→ **Problem details**
All records below are to be repeated exactly, with the pictures left out.

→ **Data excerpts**

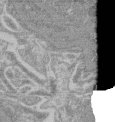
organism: Mouse
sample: Glomerulus
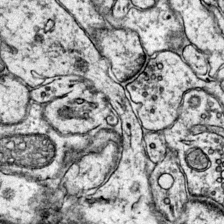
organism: Mouse
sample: Primary visual cortex
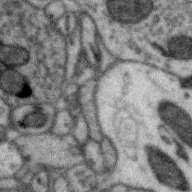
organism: Zebra finch
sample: Brain
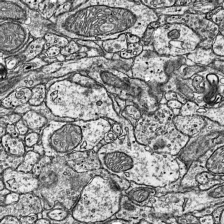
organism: Mouse
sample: Visual Cortex
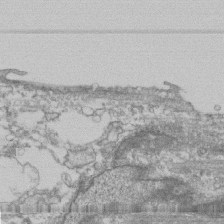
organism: Human
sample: Fibroblast cells
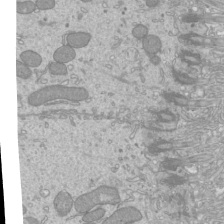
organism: Mouse
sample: Cilia; mouse epididymis
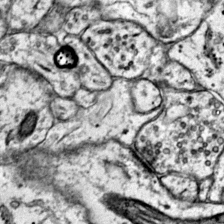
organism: Mouse
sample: Primary visual cortex
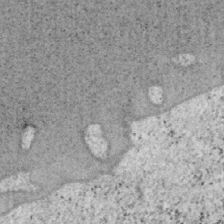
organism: Mouse
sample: OT-I killer T cells with ID8 ovarian cancer cells
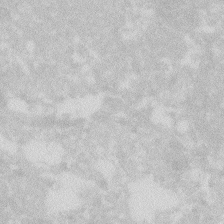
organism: Zebrafish
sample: Macrophage
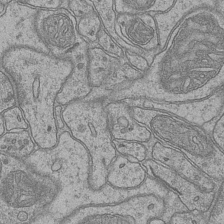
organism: Mouse
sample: CA1 Hippocampus
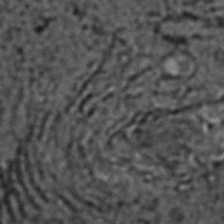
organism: C. elegans
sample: C. elegans embryo
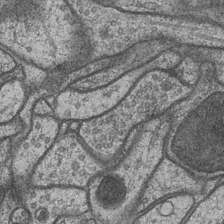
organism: Drosophila
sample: Optic medulla
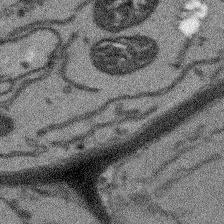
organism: Arabidopsis thaliana
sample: Root tip
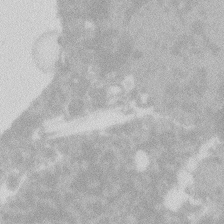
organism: Zebrafish
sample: Macrophage
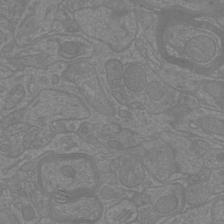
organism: Mouse
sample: Cortical neurons
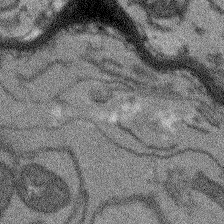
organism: Arabidopsis thaliana
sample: Root tip
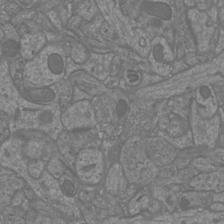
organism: Mouse
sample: Cortical neurons
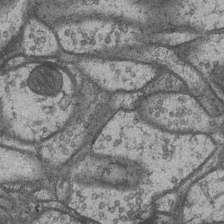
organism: Drosophila
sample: Optic medulla
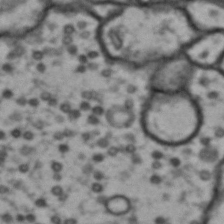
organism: Drosophila
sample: Brain
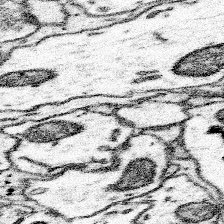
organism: Mouse
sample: Somatosensory cortex neuropil
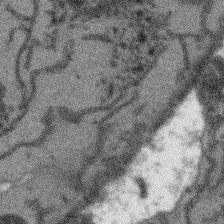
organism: Arabidopsis thaliana
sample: Root tip
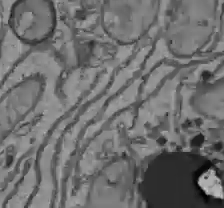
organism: C57BL Mouse
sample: Liver
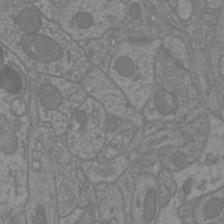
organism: Mouse
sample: Cortical neurons
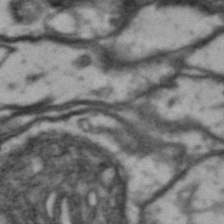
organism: Drosophila
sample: Brain
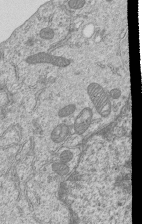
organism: Human
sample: MDA-MB-231 cells
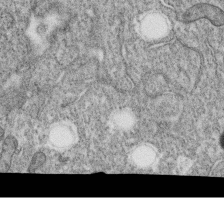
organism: C. elegans
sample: C. elegans oocyte; sperm cells
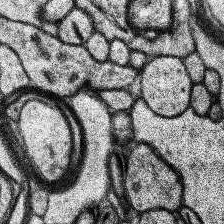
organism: Human
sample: Temporal Lobe
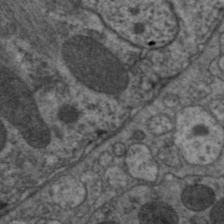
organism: C. elegans
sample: Pharynx
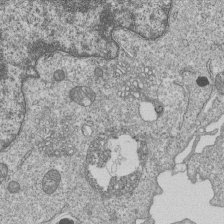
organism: Human
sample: MDA-MB-231 cells
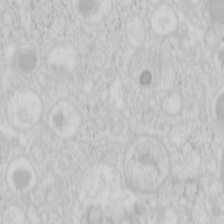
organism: Mouse
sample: Pancreas
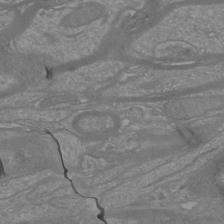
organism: Mouse
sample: Cortical neurons
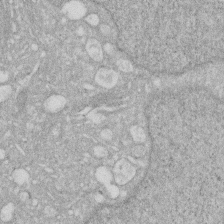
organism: Human
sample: HIV infected U937 cells
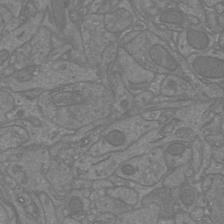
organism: Mouse
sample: Cortical neurons
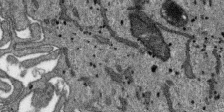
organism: Human
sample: Lung epithelial cells, uninfected (mock) control
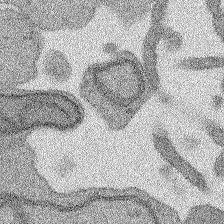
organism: Human
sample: HeLa cells
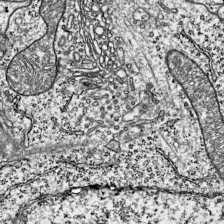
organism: Mouse
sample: Visual Cortex
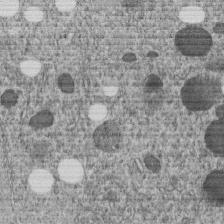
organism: C. elegans
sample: C. elegans embryo early stage
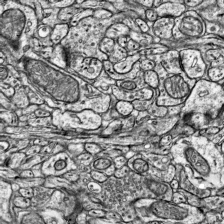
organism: Mouse
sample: Visual Cortex
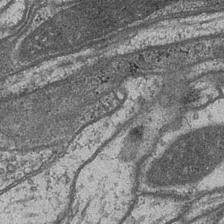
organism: Drosophila
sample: Optic medulla
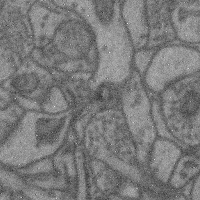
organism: Mouse
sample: Cerebral cortex
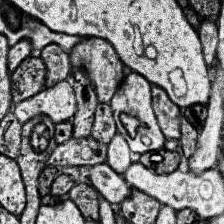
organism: Human
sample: Temporal Lobe
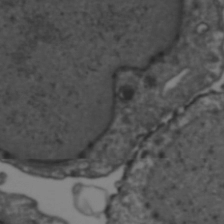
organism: Human
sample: HIV-1 Gag-iGFP
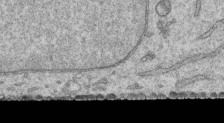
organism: Human
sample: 1205lu cells
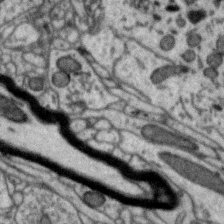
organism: Zebra finch
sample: Brain
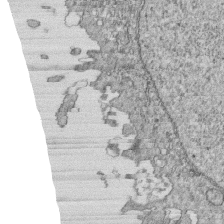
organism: Human
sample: HeLa cell HIV synapse
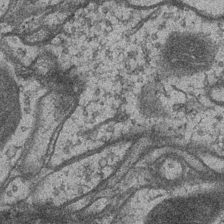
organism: Drosophila
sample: Optic medulla
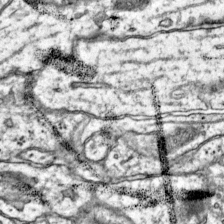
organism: Mouse
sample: Primary visual cortex
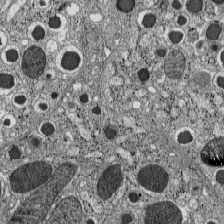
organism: C57BL Mouse
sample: Pancreatic islet
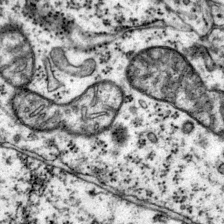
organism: Mouse
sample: Primary visual cortex
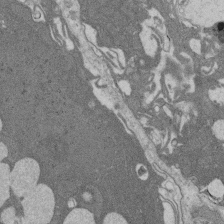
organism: Rat
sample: Salivary granule
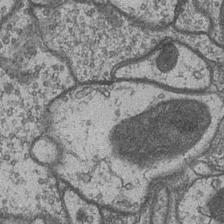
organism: Drosophila
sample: Optic medulla
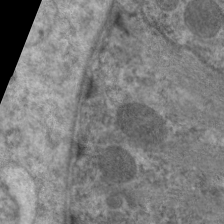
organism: C. elegans
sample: Pharynx
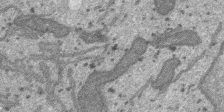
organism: Human
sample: Lung epithelial cells infected with SARS-CoV-2
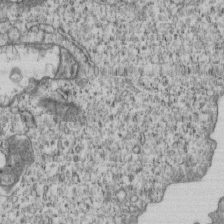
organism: Human
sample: MDA-MB-231 cells
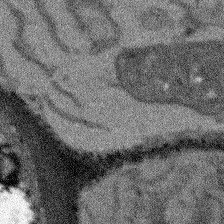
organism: Arabidopsis thaliana
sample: Root tip
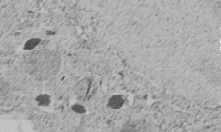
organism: C. elegans
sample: C. elegans embryo early stage
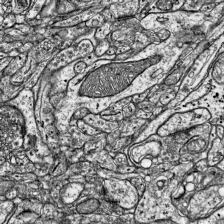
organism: Mouse
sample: Visual Cortex
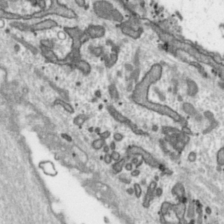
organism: Toxoplasma gondii
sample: Parasites in a vacuole inside a host cell
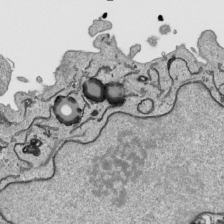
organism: Human
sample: Mitochondria in HCT116 cells
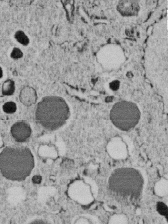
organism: C. elegans
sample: C. elegans embryo early stage
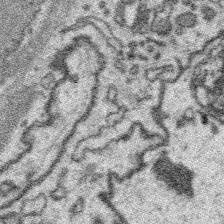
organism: Platynereis dumerilii
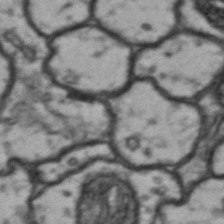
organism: Drosophila
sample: Brain
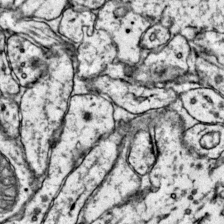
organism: Mouse
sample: Primary visual cortex
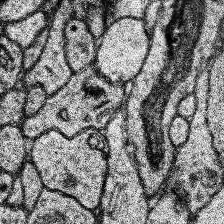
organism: Human
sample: Temporal Lobe
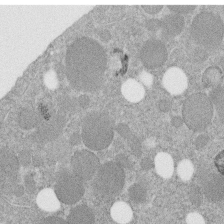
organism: C. elegans
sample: C. elegans embryo early stage
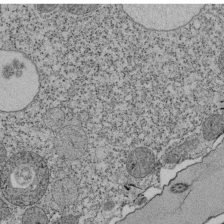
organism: Tetrahymena
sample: Cilia in tetrahymena
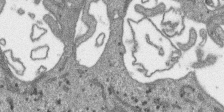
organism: Human
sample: Lung epithelial cells infected with SARS-CoV-2
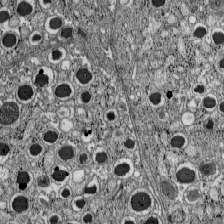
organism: C57BL Mouse
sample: Pancreatic islet
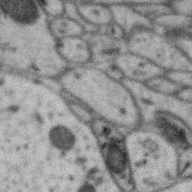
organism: Zebra finch
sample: Brain
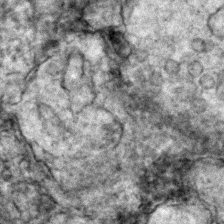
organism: Zebrafish
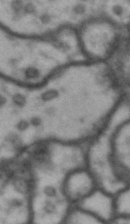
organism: Drosophila
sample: Brain
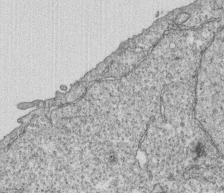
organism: Human
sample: HeLa cell HIV synapse
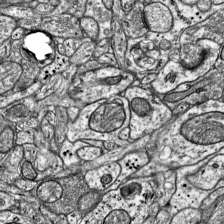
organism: Mouse
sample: Visual Cortex
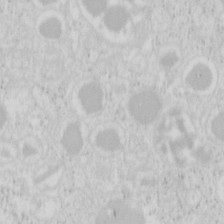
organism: Mouse
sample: Pancreas
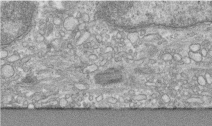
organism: Human
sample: Centriole in RPE cells
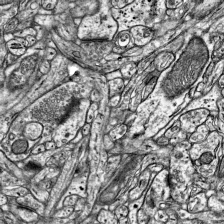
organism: Mouse
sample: Visual Cortex
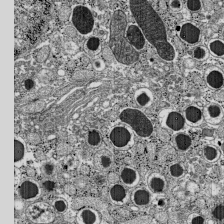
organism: C57BL Mouse
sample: Pancreatic islet
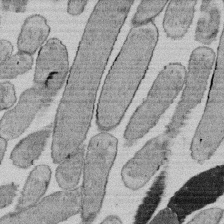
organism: E. coli
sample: Bacterial nucleoid
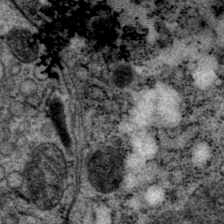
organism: P. pacificus
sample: Pharynx
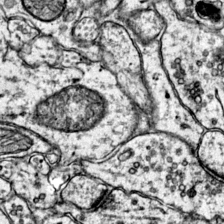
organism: Mouse
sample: Primary visual cortex
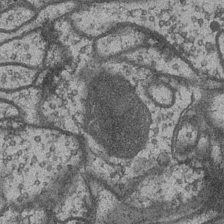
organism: Drosophila
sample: Optic medulla

→ **Solution to the problem**
organism: Mouse
sample: Glomerulus
organism: Mouse
sample: Primary visual cortex
organism: Zebra finch
sample: Brain
organism: Mouse
sample: Visual Cortex
organism: Human
sample: Fibroblast cells
organism: Mouse
sample: Cilia; mouse epididymis
organism: Mouse
sample: Primary visual cortex
organism: Mouse
sample: OT-I killer T cells with ID8 ovarian cancer cells
organism: Zebrafish
sample: Macrophage
organism: Mouse
sample: CA1 Hippocampus
organism: C. elegans
sample: C. elegans embryo
organism: Drosophila
sample: Optic medulla
organism: Arabidopsis thaliana
sample: Root tip
organism: Zebrafish
sample: Macrophage
organism: Mouse
sample: Cortical neurons
organism: Arabidopsis thaliana
sample: Root tip
organism: Mouse
sample: Cortical neurons
organism: Drosophila
sample: Optic medulla
organism: Drosophila
sample: Brain
organism: Mouse
sample: Somatosensory cortex neuropil
organism: Arabidopsis thaliana
sample: Root tip
organism: C57BL Mouse
sample: Liver
organism: Mouse
sample: Cortical neurons
organism: Drosophila
sample: Brain
organism: Human
sample: MDA-MB-231 cells
organism: C. elegans
sample: C. elegans oocyte; sperm cells
organism: Human
sample: Temporal Lobe
organism: C. elegans
sample: Pharynx
organism: Human
sample: MDA-MB-231 cells
organism: Mouse
sample: Pancreas
organism: Mouse
sample: Cortical neurons
organism: Human
sample: HIV infected U937 cells
organism: Mouse
sample: Cortical neurons
organism: Human
sample: Lung epithelial cells, uninfected (mock) control
organism: Human
sample: HeLa cells
organism: Mouse
sample: Visual Cortex
organism: C. elegans
sample: C. elegans embryo early stage
organism: Mouse
sample: Visual Cortex
organism: Drosophila
sample: Optic medulla
organism: Mouse
sample: Cerebral cortex
organism: Human
sample: Temporal Lobe
organism: Human
sample: HIV-1 Gag-iGFP
organism: Human
sample: 1205lu cells
organism: Zebra finch
sample: Brain
organism: Human
sample: HeLa cell HIV synapse
organism: Drosophila
sample: Optic medulla
organism: Mouse
sample: Primary visual cortex
organism: C57BL Mouse
sample: Pancreatic islet
organism: Mouse
sample: Primary visual cortex
organism: Rat
sample: Salivary granule
organism: Drosophila
sample: Optic medulla
organism: C. elegans
sample: Pharynx
organism: Human
sample: Lung epithelial cells infected with SARS-CoV-2
organism: Human
sample: MDA-MB-231 cells
organism: Arabidopsis thaliana
sample: Root tip
organism: C. elegans
sample: C. elegans embryo early stage
organism: Mouse
sample: Visual Cortex
organism: Toxoplasma gondii
sample: Parasites in a vacuole inside a host cell
organism: Human
sample: Mitochondria in HCT116 cells
organism: C. elegans
sample: C. elegans embryo early stage
organism: Platynereis dumerilii
organism: Drosophila
sample: Brain
organism: Mouse
sample: Primary visual cortex
organism: Human
sample: Temporal Lobe
organism: C. elegans
sample: C. elegans embryo early stage
organism: Tetrahymena
sample: Cilia in tetrahymena
organism: Human
sample: Lung epithelial cells infected with SARS-CoV-2
organism: C57BL Mouse
sample: Pancreatic islet
organism: Zebra finch
sample: Brain
organism: Zebrafish
organism: Drosophila
sample: Brain
organism: Human
sample: HeLa cell HIV synapse
organism: Mouse
sample: Visual Cortex
organism: Mouse
sample: Pancreas
organism: Human
sample: Centriole in RPE cells
organism: Mouse
sample: Visual Cortex
organism: C57BL Mouse
sample: Pancreatic islet
organism: E. coli
sample: Bacterial nucleoid
organism: P. pacificus
sample: Pharynx
organism: Mouse
sample: Primary visual cortex
organism: Drosophila
sample: Optic medulla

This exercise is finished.